O pastor Ghazala Shafique, ao discursar na reunião, criticou o governo por se retratar como religiosamente tolerante enquanto a “realidade no terreno era diferente”. “Queremos esse tipo de Paquistão onde não há discriminação em nome da religião”, ela disse. “É esse tipo de impressão que queremos dar ao mundo; por favor, faça esse tipo de política, planos de ação, estratégias que possam criar harmonia.”
O juiz Naimatullah Phulpoto, também discursou no evento. “A constituição do Paquistão garante todos os direitos às minorias”, ele disse, acrescentando que as minorias no Paquistão têm todos os direitos sociais e econômicos. “É responsabilidade do governo garantir esses direitos conforme a constituição.”
A renomada ativista muçulmana Sheema Kirmani também expressou preocupações sobre a falta de direitos devidos às minorias. “Teremos que explicar aos nossos filhos que a parte branca da bandeira do Paquistão representa as minorias”, disse ela.
Akmal Bhatti, disse que a sociedade paquistanesa caiu no extremismo e no terrorismo devido às políticas erradas de governos sucessivos.
“Ódio, preconceito e assassinatos em nome da religião estão aumentando dia a dia, instilando medo e insegurança nas comunidades minoritárias”, disse Bhatti, de acordo com uma declaração à imprensa. “A liderança política deve desempenhar seu papel para desenvolver o Paquistão na ideologia liberal e secular de Jinnah.”

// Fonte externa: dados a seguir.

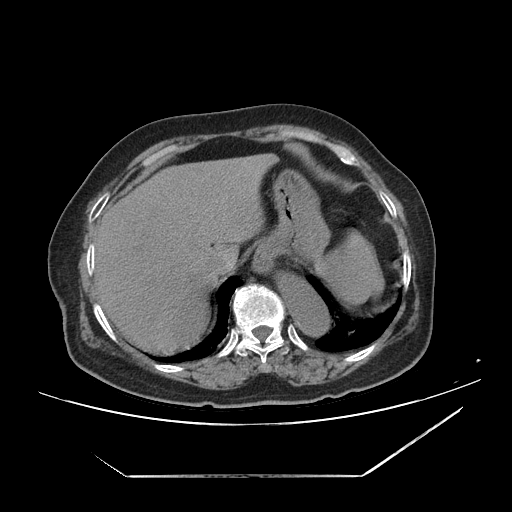
Abdominal CT · Axial slice 140/163
Boxes are (x1, y1, x2, y2) in pixels.
Organ bounding boxes:
- stomach: (256, 172, 327, 261)
- liver: (94, 154, 277, 352)
- inferior vena cava: (205, 246, 235, 275)
- esophagus: (253, 256, 275, 276)
- aorta: (282, 277, 330, 337)
- spleen: (314, 233, 381, 304)

Ele disse que, entre outras práticas discriminatórias, a adulteração de dados do censo populacional diminuiu a população declarada de cristãos, o que claramente mostrou uma mentalidade tendenciosa em relação às minorias. Ele pediu a todas as partes interessadas, incluindo órgãos governamentais, organizações da sociedade civil e o público em geral, que tomassem ações concertadas contra todas as questões discriminatórias.
Enquanto isso, em uma carta aberta no Dia Nacional das Minorias, a Comissão de Direitos Humanos do Paquistão (HRCP) instou o governo a tomar medidas imediatas para proteger os direitos das minorias religiosas no país.
O HRCP enfatizou que o direito de praticar, professar e propagar a própria religião foi consagrado nos Artigos 20 e 21 da Constituição do Paquistão como direitos fundamentais e foi confirmado pela Suprema Corte em várias decisões.
A carta destacou o aumento alarmante da violência da multidão, conversões forçadas, falsas alegações de blasfêmia, discurso de ódio e ataques a locais de culto. Ela afirmou que a atmosfera de medo e repressão era uma consequência da acomodação de longa data do estado paquistanês a grupos religiosos de extrema direita, levando a uma sociedade cada vez mais radicalizada.
Ela também pediu ao estado que assumisse uma posição firme contra discurso de ódio, incitação à violência e ataques de multidões, garantindo que os perpetradores sejam responsabilizados e que as vítimas sejam compensadas por qualquer perda de vida ou propriedade. A carta também exigiu responsabilização para aqueles que fazem falsas acusações de blasfêmia e pediu ao parlamento que debatesse o uso indevido das leis de blasfêmia.
O grupo também recomendou uma regulamentação rigorosa dos seminários religiosos para evitar que se tornem criadouros de ódio contra minorias e instou o governo a criminalizar as conversões forçadas, que afetam desproporcionalmente meninas e mulheres de comunidades minoritárias.